James “Great” Scott. James Scott is perhaps unique in the annals of boxers who have spent time inside prison walls. Unlike most fighters who fought professionally either before or after being incarcerated, Scott actually had several high-profile fights while he was incarcerated. Scott was an up-and-coming Light Heavyweight before being convicted of armed robbery in the mid-1970s. He was confined to the same Rahway Penitentiary that spawned the career of Dwight Qawi, and took advantage of the institution’s boxing program to keep his championship hopes alive. Intrigued by the compelling storyline of a fighter battling from behind bars, NBC arranged to televise a fight between Scott and top Light Heavyweight contender Eddie “The Flame” Gregory (later known as Eddie Mustafa Muhammad) in 1978. With his fellow inmates cheering from behind thick glass partitions, Scott pounded out a 12-round decision win. Scott fought his way up to a No. 2 world ranking before the WBA, unnerved by the prospect of its champion residing in jail, stripped him of his ranking in 1979. Ironically, Scott’s last major fight came against Rahway alumnus Dwight Qawi, who defeated him in 1981.

MIDDLEWEIGHT

Carlos Monzon. Considered by many to be the greatest Middleweight champion of all time, Carlos “Escopeta” Monzon captured the crown in 1970 and reeled off a then-record 14 title defenses. His dominance was made more impressive by the world-class opposition he faced, with victories coming over the likes of Nino Benvenuti, Emile Griffith, and Jose Napoles. Retiring as champion in 1977, his life outside the ring had already become turbulent. His first wife had shot him in the leg during an altercation while he still held the title, and in 1989 Monzon was convicted for the homicide of his second wife. Monzon was inducted into the International Boxing Hall of Fame in 1990, while still serving his sentence in an Argentinean prison. He perished in an automobile crash in 1995 while returning to prison from a weekend furlough.

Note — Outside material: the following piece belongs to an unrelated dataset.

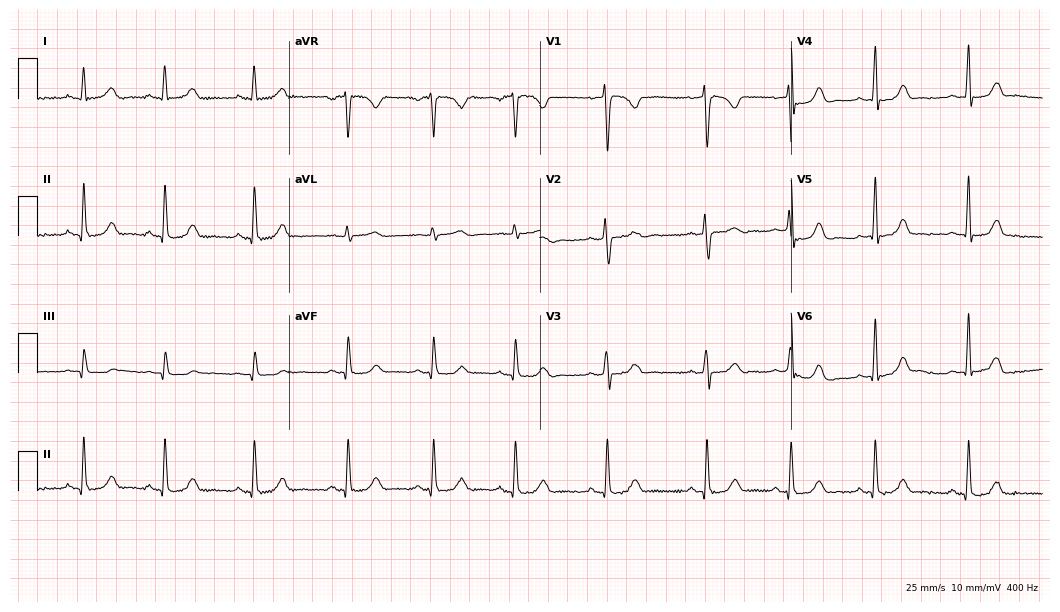
12-lead ECG (10.2-second recording at 400 Hz) from a 19-year-old female. Labelled as a normal ECG.

“Honorable” Mention: Bernard “The Executioner” Hopkins; Rubin “Hurricane” Carter; Michael “Second To” Nunn.

JUNIOR MIDDLEWEIGHT

Tony Ayala Jr. “El Torito” came roaring onto the professional scene out of San Antonio in 1980 and quickly left a wake of destruction, terrorizing opponents with his overwhelming aggression and power punching. In less than three years he amassed a record of 22-0 with 19 knockouts, 14 of them within the first three rounds. He was featured on the cover of Sports Illustrated in 1981, and fought on the undercard of Leonard-Hearns I. After defeating Carlos Herrera in Atlantic City in November of 1982, Ayala was poised for a title shot against Junior Middleweight champion Davey Moore. The bout never happened. In 1983 Ayala was sentenced to 35 years in prison for burglary and assault. In 1999, he was released on parole and resumed his ring career as a middle-aged Middleweight, winning five bouts before being stopped by Yory Boy Campas in 2000. He fought and won four more times before losing his last bout in 2003 to Anthony Bonsante for the IBA Super Middleweight title. After having been shot in the shoulder and accused of statutory rape during his second boxing career, Ayala returned to prison in 2004 on a ten-year sentence for parole violations.

LIGHTWEIGHT

Pernell Whitaker. Following an outstanding amateur campaign that culminated in a gold medal at the 1984 Olympics in Los Angeles, Pernell “Sweet Pea” Whitaker embarked on a professional career worthy of the Hall of Fame. An absolute master of defensive boxing, Whitaker was virtually unreachable throughout his prime. He reigned as undisputed Lightweight champion in the early 1990s and went on to win world titles at Light Welterweight and Welterweight, defeating big-time opposition including Greg Haugen, Azumah Nelson, and Buddy McGirt along the way. In his most controversial fight, he was viewed by most observers to have comprehensively outboxed the legendary and undefeated Julio Cesar Chavez in their 1993 match, but the bout was declared a draw. After losing a decision to Oscar De La Hoya in 1997, Sweet Pea began to be hampered by drug abuse. His victory over Andrei Pestriaev later that year was overturned after his post-fight sample tested positive for cocaine. Subsequent drug problems led to a conviction and 27-month prison sentence for probation violations. Whitaker now trains professional fighters in Virginia.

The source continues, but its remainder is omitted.